The Graphics and VectorGraphics JavaScript objects, as well as the pcl::Graphics and pcl::VectorGraphics C++ classes, use Qt's QPainter as their back end for low-level painting. As any raster-based painting system, QPainter has limitations:
http://doc.qt.io/qt-5/qpainter.html#limitationsSo it cannot paint outside the [-32767,+32767] range of coordinates in both plane directions. Note that this restriction only applies to the visible viewport, not to the range of usable coordinates, which is the range of 32-bit signed integers. For example, you can draw a line from -100000,-100000 to +100000,+100000 without problems, as long as the intersection with the visible viewport, or visible clipping region, does not exceed [-32767,+32767].

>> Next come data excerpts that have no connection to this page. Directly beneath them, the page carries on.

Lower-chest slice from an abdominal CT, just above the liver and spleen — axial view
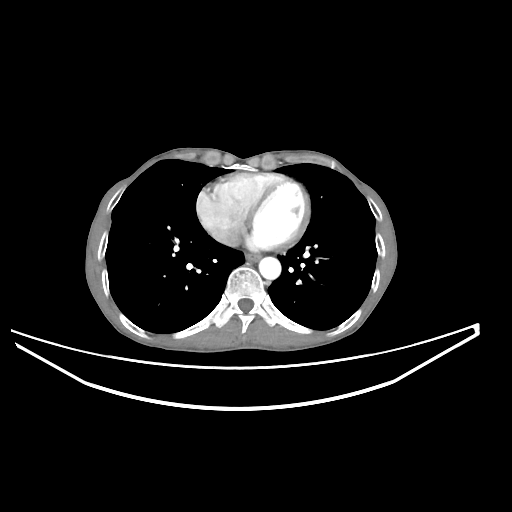

No part of the heart or lungs is labeled in this dataset, so neither has a box here.
{"organs":{"esophagus":[245,254,260,261],"aorta":[259,257,281,279],"inferior vena cava":[212,230,234,245]}}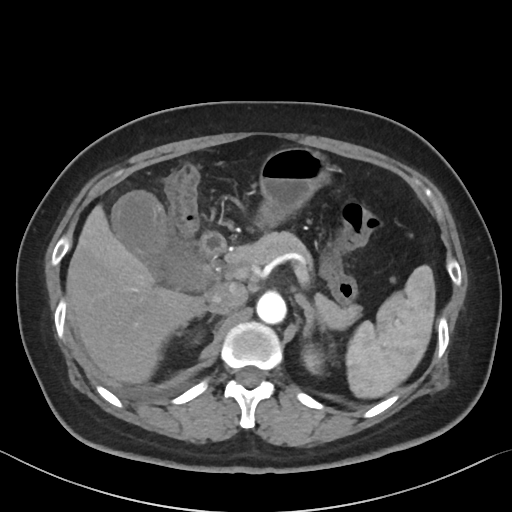

CT, abdomen/pelvis — axial view — soft-tissue window (W 400 / L 40) — 512x512 px
Boxes: x1 y1 x2 y2 (pixel coords, space-separated). The annotated organs in this slice are: spleen at 346 265 435 398, duodenum at 199 231 226 256, aorta at 256 291 286 323, right adrenal gland at 183 307 215 328, pancreas at 225 232 360 329, left adrenal gland at 295 293 325 336, gall bladder at 112 191 208 289, inferior vena cava at 207 282 247 314, liver at 66 205 205 383, stomach at 256 147 330 228, left kidney at 303 347 323 374, right kidney at 189 332 202 344.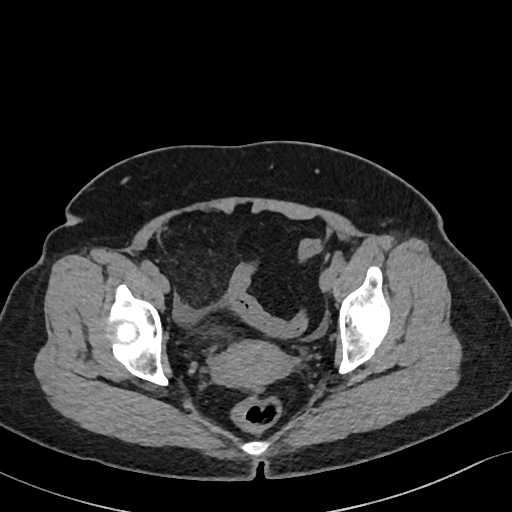
Abdominal CT. Axial slice 29/192. W/L 400/40 HU. 512x512 px. scan has 15 labeled organs (a whole-scan count: organs this slice does not pass through have no box)
{"organs":{"prostate/uterus":[212,340,291,387]}}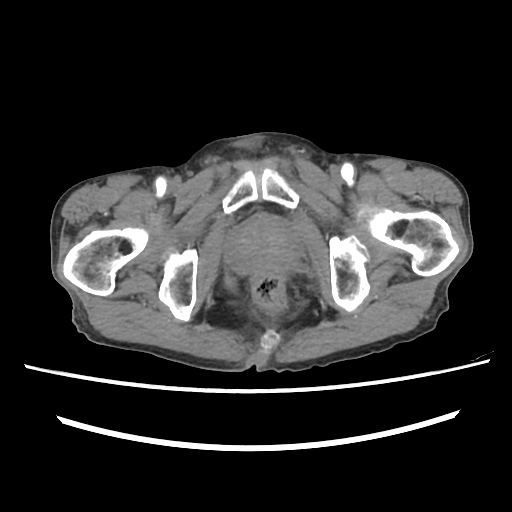 CT abdomen. axial view. W/L 400/40 HU. 512x512 px. 81-year-old male patient
Boxes are (x1, y1, x2, y2) in pixels.
Organ bounding boxes:
- prostate/uterus: (228, 215, 298, 274)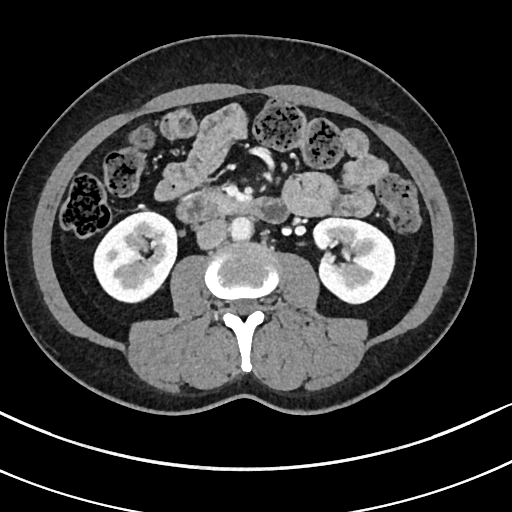

CT abdomen — axial view — soft-tissue window (W 400 / L 40) — 512x512 px
Bounding boxes as [x1, y1, x2, y2] in pixel coordinates. 6 labeled organs on this slice — right kidney at [94, 212, 176, 302]; duodenum at [177, 192, 288, 223]; pancreas at [208, 192, 224, 199]; aorta at [229, 216, 253, 240]; inferior vena cava at [196, 218, 228, 249]; left kidney at [313, 218, 394, 303].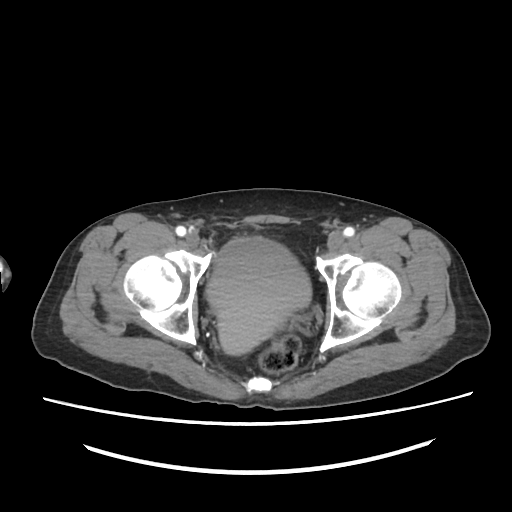

Abdominal CT; axial plane, index 21; 512x512 px; 61-year-old male patient
One row per box, in pixels: columns x1 and y1 give the top-left corner, x2 and y2 the bottom-right.
| organ | x1 | y1 | x2 | y2 |
|---|---|---|---|---|
| bladder | 207 | 237 | 312 | 356 |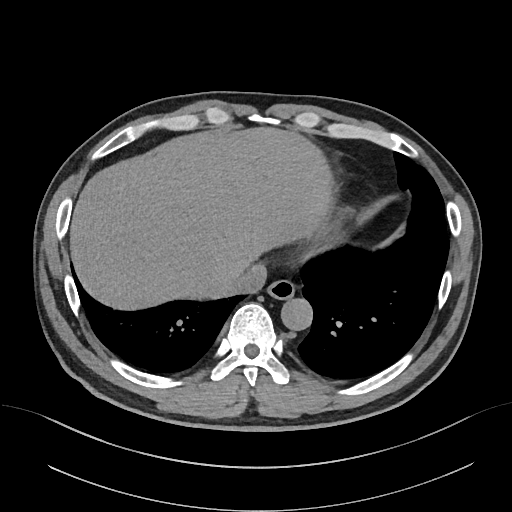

So one solution would be splitting the drawing into several sub-regions smaller than 32767 x 32767 and painting the whole drawing in successive steps, with each sub-region enabled as a clipping region with the VectorGraphics.clipRect property (or with template member function pcl::VectorGraphics::SetClipRect()).
Should work
Edit: Of course, Bitmaps also have size limitations, which in some cases (Windows?) may be OS-dependent. For example, on Linux I cannot create a bitmap with more than 2^29 pixels, or larger than 23170 x 23170 pixels. This seems obvious since a bitmap pixel requires 4 bytes. Again, this limitation could be overcome to paint on a larger image by splitting the drawing into sub-regions.